Tipping is not a way of life in Malaysia, but is fast becoming one, depends entirely on you. Most hotels and large restaurants have already included a 10% service charge in addition to the 5% government tax to the receipt (indicated by the ++ mark on menus and rate cards) so tipping is needless.

Taxis in major cities of Malaysia are using a meter. Currently the rates are at RM2 for the first two kilometres and 10 sen for every following 200 metres. On the other hand, there’s a surcharge of 50% levied between midnight and 6am.

What to Wear

Light, cool, and casual clothing is recommended all year round. For more formal occasions, men should wear jackets, ties, or long-sleeved batik shirts whereas women should wear dresses.

Water

It is generally safe to drink water straight from the tap, but it is safer to drink boiled water or bottled beverages.

Medical Services

Medical services are available in most towns at government hospitals and private clinics.
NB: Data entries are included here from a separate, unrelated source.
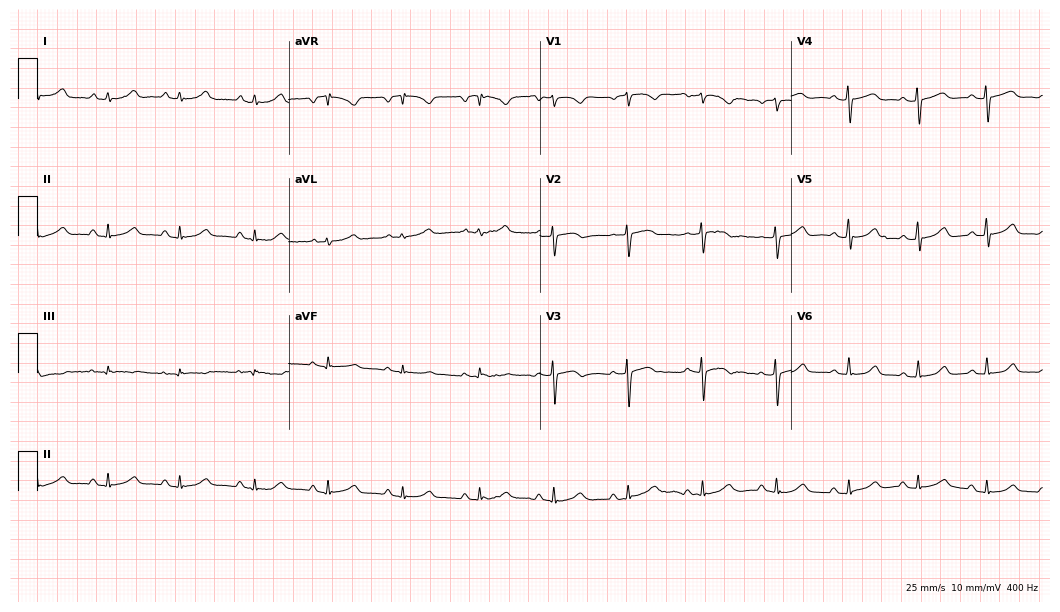
12-lead ECG (10.2-second recording at 400 Hz) from a woman, 69 years old. Labelled as a normal ECG.
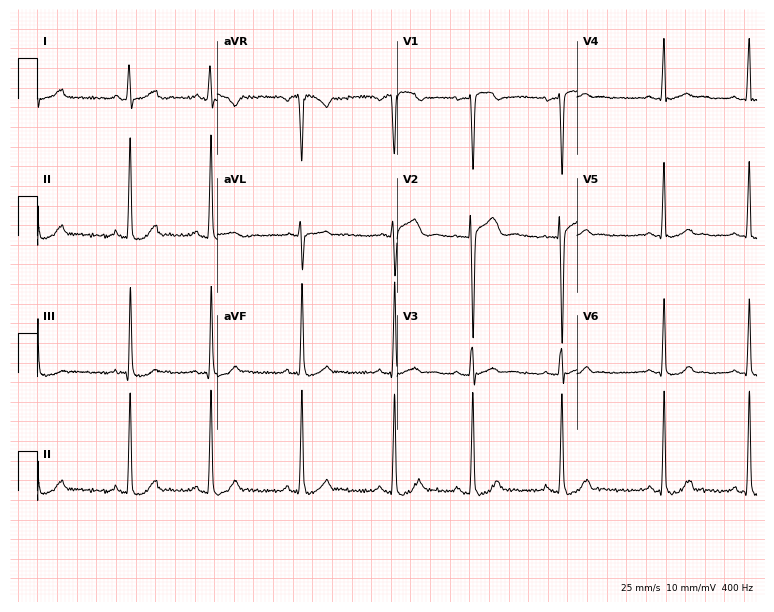
ECG — a female patient, 17 years old. Labelled as a normal ECG.
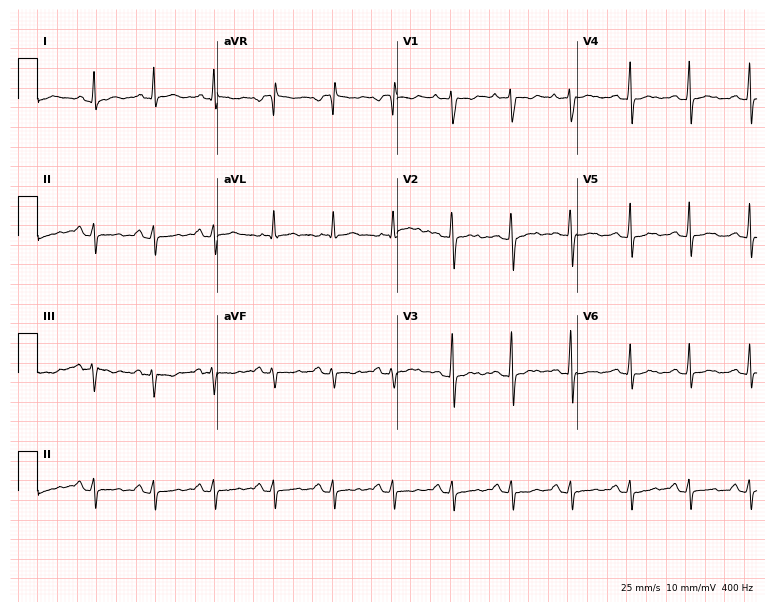
Electrocardiogram, a 21-year-old woman. Of the six screened findings (first-degree AV block, right bundle branch block (RBBB), left bundle branch block (LBBB), sinus bradycardia, atrial fibrillation (AF), sinus tachycardia), none is recorded. Findings outside these six are not listed.
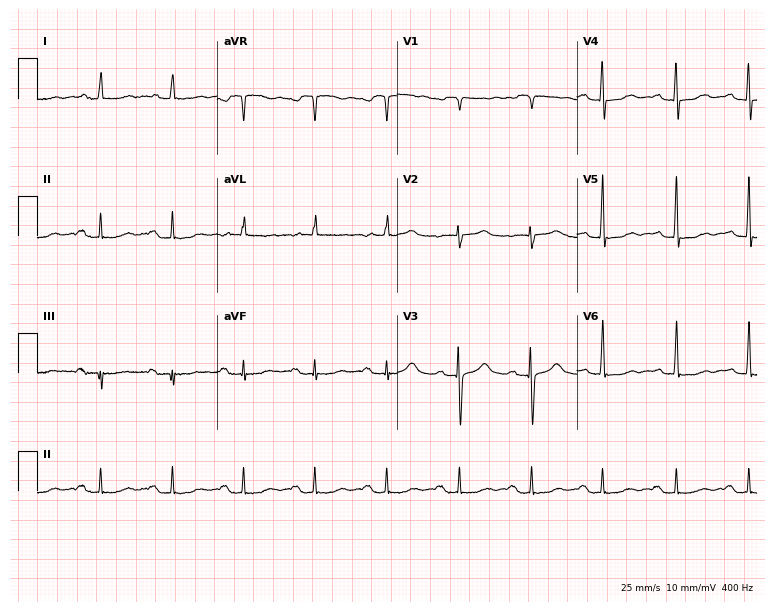
12-lead ECG from a 70-year-old female patient (7.3-second recording at 400 Hz). Recorded interpretation: within normal limits.

Non-prescription drugs are available at pharmacies, as well as supermarkets, hotels, and shopping centers.

Weather

Generally the country is warm throughout the year with temperatures ranging from 21? to 32? Celsius in the lowlands, which is low as 16? Celsius in the highlands. Annual rainfall is heavy at 2,500mm (100 inches). On a rainy day, thunder and lightning often go together with the deep downpour, which normally lasts for about an hour or two. The high humidity level at 80% throughout the year favours light and sweat-absorbent material like cotton for daily dressing.

Commonly, Malaysia has two different seasons. The dry season occurs during the southwest monsoon during May till September. The northeast monsoon brings the rainy period to the country from mid-November and March.

Local Touch

Traditional and local delicacies that are sold by Food hawkers make up the everyday scenes in big or small towns throughout the country. Try our “teh tarik”, a smoothened, creamed tea, and “roti canai”, a fluffy pancake prepared by a local person of Indian Muslim ancestry. “nasi lemak” and a variety of kinds of Chinese noodles are also popular. People from all walks of life common these food stalls.